Structural, Electronic, and Thermodynamic Properties of the T and B Phases of Niobia: First-Principle Calculations.

Abstract

Different polymorphs of Nb2O5 can be obtained depending on the pressure and temperature of calcination leading to different catalytic properties. Two polymorphs of niobia, T-Nb2O5 and B-Nb2O5, have been investigated by means of density functional/plane waves method. The equation of state predicted that B-Nb2O5 phase is more stable than the T-Nb2O5 at low temperature; however at high pressure both phases are stable. These results are in good agreement with the available experimental data.
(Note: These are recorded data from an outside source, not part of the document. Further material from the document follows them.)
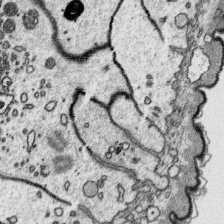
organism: Platynereis dumerilii
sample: Parapodia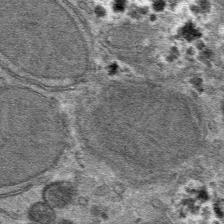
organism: Mouse
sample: Mouse hepatocytes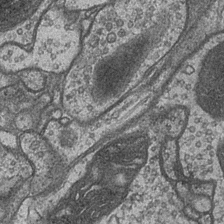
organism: Drosophila
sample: Optic medulla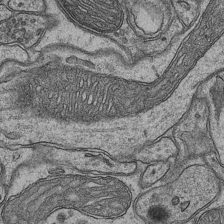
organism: Mouse
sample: CA1 Hippocampus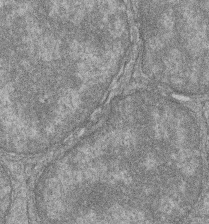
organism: Zebrafish
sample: Cilia; retinal pigment epithelium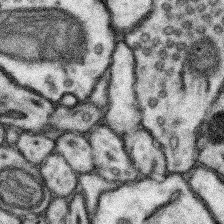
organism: Mouse
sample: Somatosensory cortex neuropil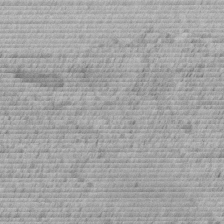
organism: C. elegans
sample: C. elegans embryo early stage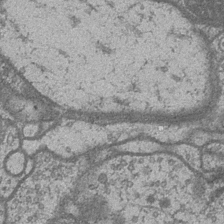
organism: Drosophila
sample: Optic medulla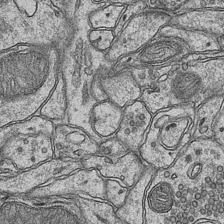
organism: Mouse
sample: CA1 Hippocampus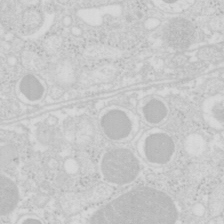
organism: Mouse
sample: Pancreas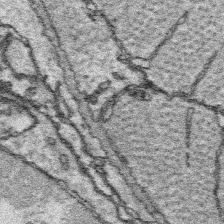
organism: Platynereis dumerilii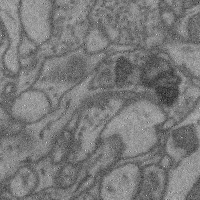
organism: Mouse
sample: Cerebral cortex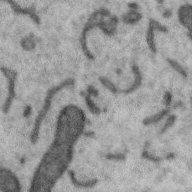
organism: Zebra finch
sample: Brain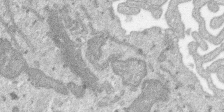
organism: Human
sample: Lung epithelial cells infected with SARS-CoV-2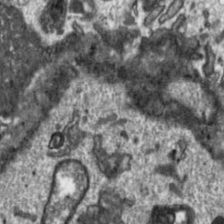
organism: Toxoplasma gondii
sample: Parasites in a vacuole inside a host cell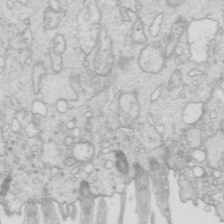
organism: Mouse
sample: Multiciliated cells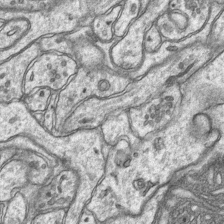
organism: Mouse
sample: CA1 Hippocampus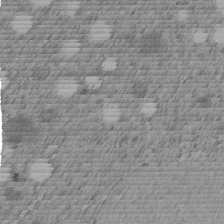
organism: C. elegans
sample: C. elegans embryo early stage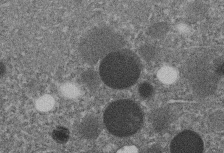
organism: C. elegans
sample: C. elegans embryo early stage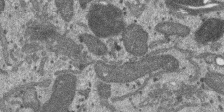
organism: Human
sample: Lung epithelial cells infected with SARS-CoV-2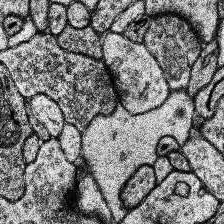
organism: Human
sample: Temporal Lobe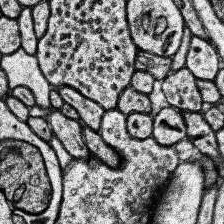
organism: Human
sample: Temporal Lobe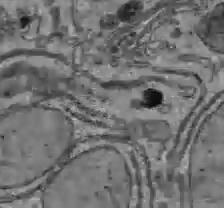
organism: C57BL Mouse
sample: Liver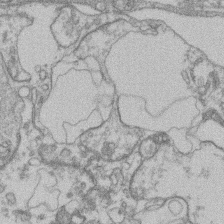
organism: Mouse
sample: T cell stromal cell synapse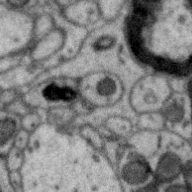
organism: Zebra finch
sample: Brain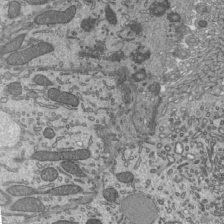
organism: Mouse
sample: Mouse epididymis efferent ductule cilia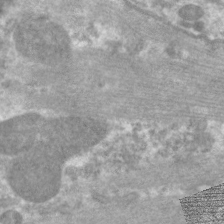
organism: C. elegans
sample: Pharynx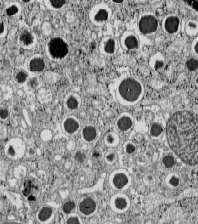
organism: C57BL Mouse
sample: Pancreatic islet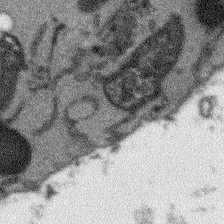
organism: Arabidopsis thaliana
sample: Root tip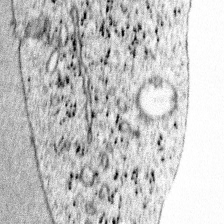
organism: Human
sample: HeLa cells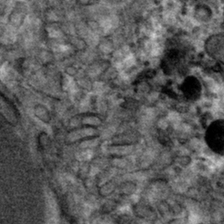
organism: Mouse
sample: Mouse hepatocytes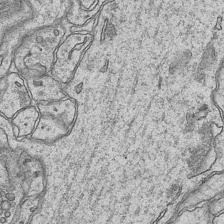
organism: Mouse
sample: CA1 Hippocampus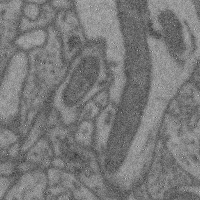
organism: Mouse
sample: Cerebral cortex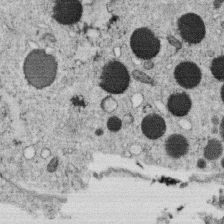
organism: C. elegans
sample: C. elegans oocyte; sperm cells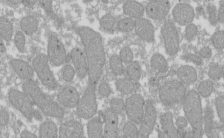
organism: Xenopus
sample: Cilia; centrioles in frog embryo cells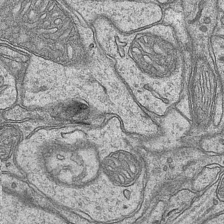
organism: Mouse
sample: CA1 Hippocampus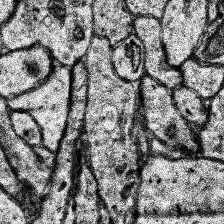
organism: Human
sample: Temporal Lobe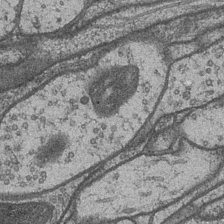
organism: Drosophila
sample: Optic medulla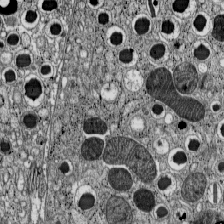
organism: C57BL Mouse
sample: Pancreatic islet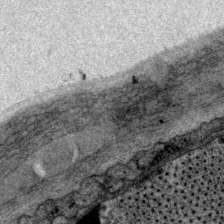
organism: P. pacificus
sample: Pharynx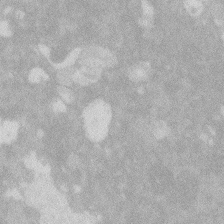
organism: Zebrafish
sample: Macrophage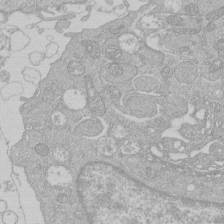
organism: Human
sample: Macrophage cells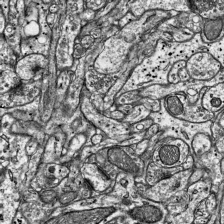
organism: Mouse
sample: Visual Cortex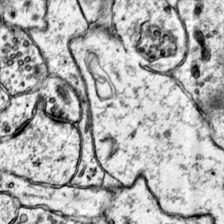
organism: Mouse
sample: Primary visual cortex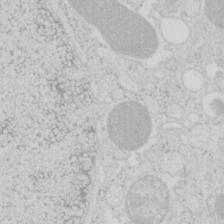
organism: Mouse
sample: Pancreas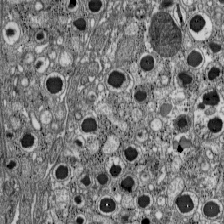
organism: C57BL Mouse
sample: Pancreatic islet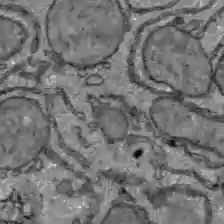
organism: C57BL Mouse
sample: Liver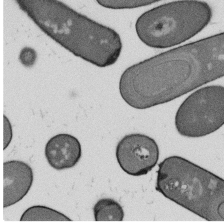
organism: B. subtilis
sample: Bacterial spore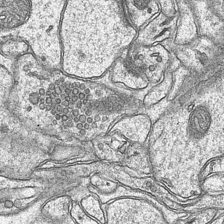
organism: Mouse
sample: CA1 Hippocampus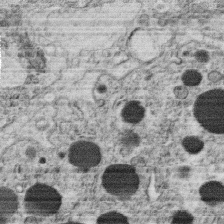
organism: C. elegans
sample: C. elegans oocyte; sperm cells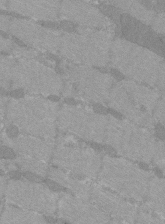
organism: C57BL Mouse
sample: Tibialis anterior muscle cell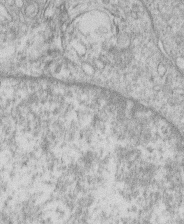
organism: Human
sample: Macrophage cells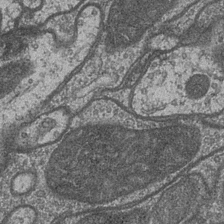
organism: Drosophila
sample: Optic medulla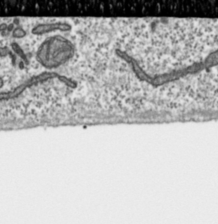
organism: Toxoplasma gondii
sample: Parasites in a vacuole inside a host cell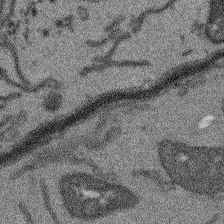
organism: Arabidopsis thaliana
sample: Root tip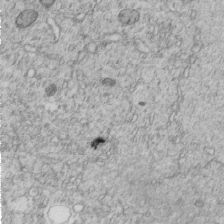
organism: C. elegans
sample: C. elegans embryo early stage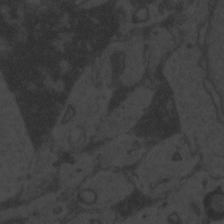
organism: Zebrafish
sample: Macrophage infected with Toxoplasma gondii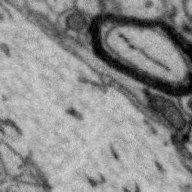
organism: Zebra finch
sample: Brain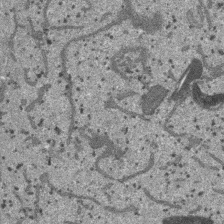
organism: Human
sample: Lung epithelial cells infected with SARS-CoV-2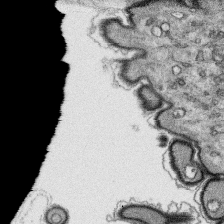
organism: Platynereis dumerilii
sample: Parapodia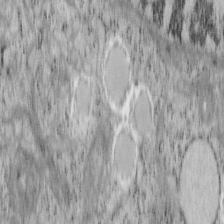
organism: Human
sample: HeLa cells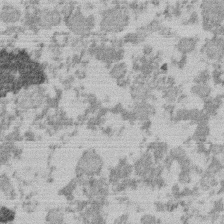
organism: Mouse
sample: Dividing mouse embryo 1 cell stage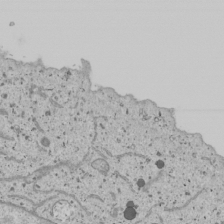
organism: Human
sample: Mitochondria in U2OS cells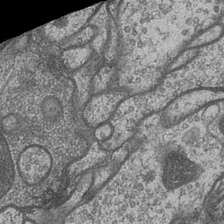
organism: Drosophila
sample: Optic medulla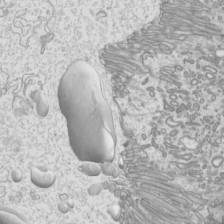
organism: Mouse
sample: Cilia; mouse epididymis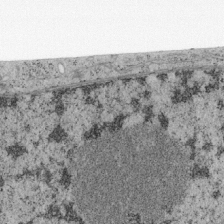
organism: Human
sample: HeLa cells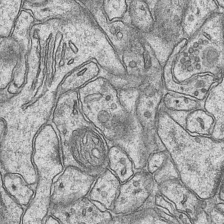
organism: Mouse
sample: CA1 Hippocampus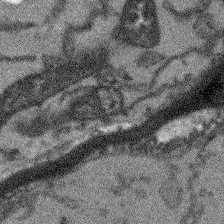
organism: Arabidopsis thaliana
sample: Root tip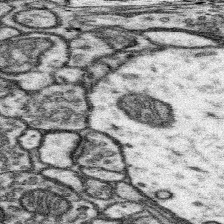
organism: Mouse
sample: Somatosensory cortex neuropil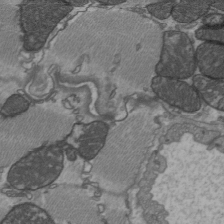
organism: C57BL Mouse
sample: Heart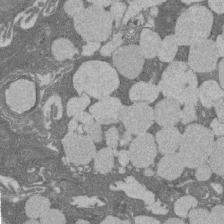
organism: Rat
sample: Salivary granule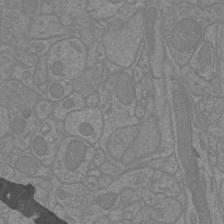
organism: Mouse
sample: Cortical neurons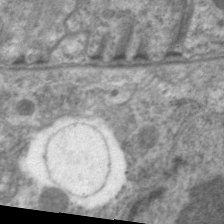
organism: C. elegans
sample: Pharynx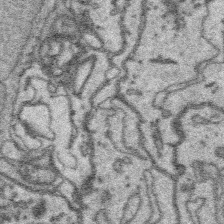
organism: Platynereis dumerilii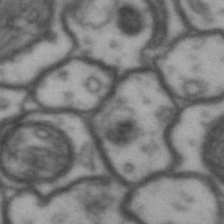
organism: Drosophila
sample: Brain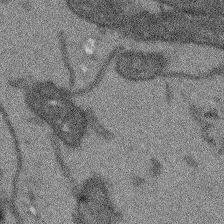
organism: Arabidopsis thaliana
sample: Root tip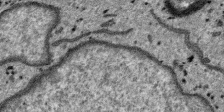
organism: Human
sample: Lung epithelial cells, uninfected (mock) control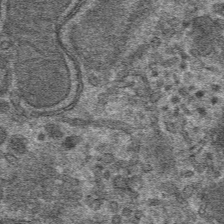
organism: Mouse
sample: Mouse hepatocytes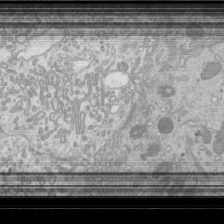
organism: Mouse
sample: Cilia; mouse epididymis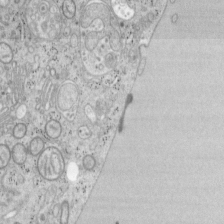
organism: Mouse
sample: OT-I killer T cells with ID8 ovarian cancer cells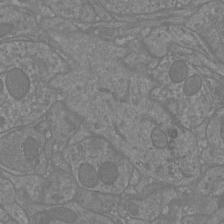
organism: Mouse
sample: Cortical neurons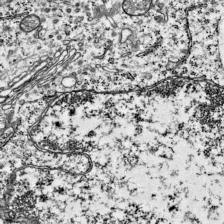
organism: Mouse
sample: Visual Cortex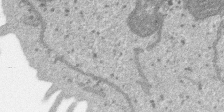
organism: Human
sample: Lung epithelial cells infected with SARS-CoV-2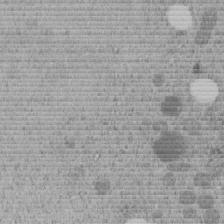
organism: C. elegans
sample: C. elegans embryo early stage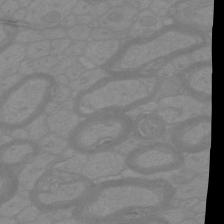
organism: Mouse
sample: Cortical neurons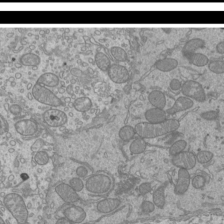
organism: Mouse
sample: Cilia; mouse epididymis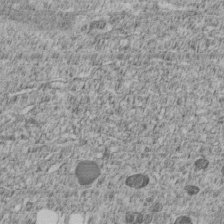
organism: C. elegans
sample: C. elegans embryo early stage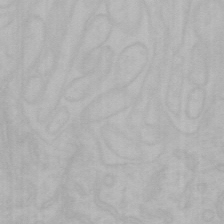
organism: Mouse
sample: Choroid plexus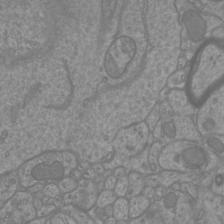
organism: Mouse
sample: Cortical neurons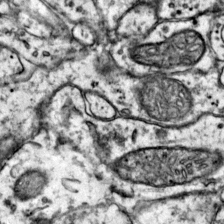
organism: Mouse
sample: Primary visual cortex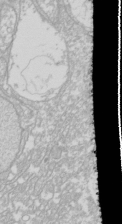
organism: Drosophila
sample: Cell division; meiosis; drosophila spermatocytes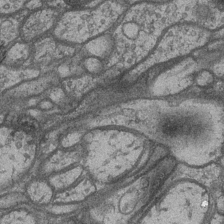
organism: Drosophila
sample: Optic medulla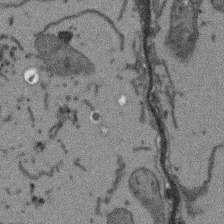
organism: Arabidopsis thaliana
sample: Root tip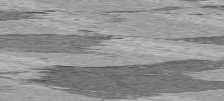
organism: C57BL Mouse
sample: Heart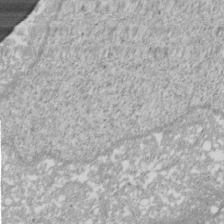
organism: Xenopus
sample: Cilia; centrioles in frog embryo cells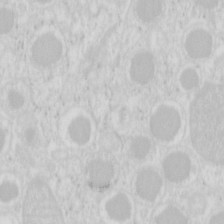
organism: Mouse
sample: Pancreas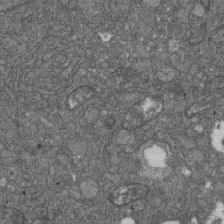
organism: Drosophila
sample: Nephrocyte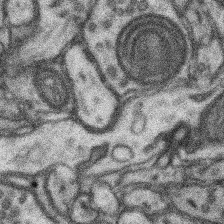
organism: Mouse
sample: Somatosensory cortex neuropil

The calculated cohesive energies of 6.63 and 6.59 eV·atom-1 for the B-Nb2O5 and T-Nb2O5, respectively, also corroborate this conclusion, and it can be compared to the experimental value of 9.56 eV atom-1 estimated for the most thermodynamically stable phase. The topological analyses based on quantum theory of atoms in molecules (QTAIM) and electron localization function (ELF) were applied and reveal bonds with large ionic character for both phases. The B-Nb2O5 presented larger stiffness than T-Nb2O5, and the oxygen sites in the T-Nb2O5 are more compressible. The density of states comparison for both structures indicates that B-Nb2O5 has lower concentration of acid sites compared to T-Nb2O5. This result is consistent with the experimental observations that the concentration of Lewis acid sites decreases with the temperature.